In a utopian world, SARU would roll out clinics and infrastructure and coaches to all of South Africa’s poorest schools and do what everyone loves to call “grassroots development”. That is nice, but it won’t get more black players in the national team. The only way to do that is to grant large numbers of bursaries to black children that shows ability to attend the elite rugby schools around South Africa. Let me put this more practically: The only way to ensure a 50% black Springbok team (with no quotas) in a decade is if SARU identify the top 1000 u/13, u/14 and u/15 black players and ensure that they all receive full bursaries to attend one of the top 20 schools in the country. And the best is: it won’t be that difficult to implement. Give support at higher levels too. Many black players do well at group-age level, but struggle to make the transition to professional player. That is because black students often face high financial demands from family or don’t have the financial support structures that more affluent white kids have. SARU can support provincial rugby academies to provide a holistic approach to player development. And why not start a South African B-team, with a 90% black selection criteria, to play frequently against high-quality opposition? There would be an audience for that, too, I promise.

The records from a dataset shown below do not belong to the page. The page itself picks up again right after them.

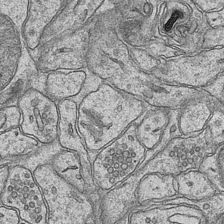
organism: Mouse
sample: CA1 Hippocampus
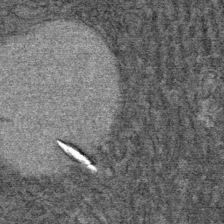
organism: Mouse
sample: Mouse Salivary gland
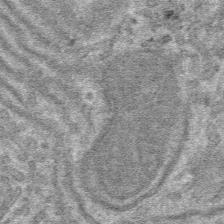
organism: Mouse
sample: Mouse hepatocytes
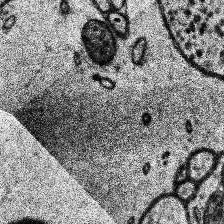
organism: Human
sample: Temporal Lobe
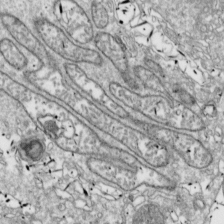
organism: Drosophila
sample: Cell division; meiosis; drosophila spermatocytes

None of this is perfectly fair to everyone. There will still be many black kids that are excluded, the same as there are many white kids who are not exposed to soccer. But providing bursaries to kids with potential is a far more equitable (and realistic) approach than a quota system that will at best create unnecessary tensions and at worst fall flat (and cause much collateral damage) as such attempts have done in the past. Not only will bursaries broaden the pool of potential Springboks, but it will do so in a way that avoids the artificiality of affirmative action in the national team.

*There are exceptions, of course, like this guy.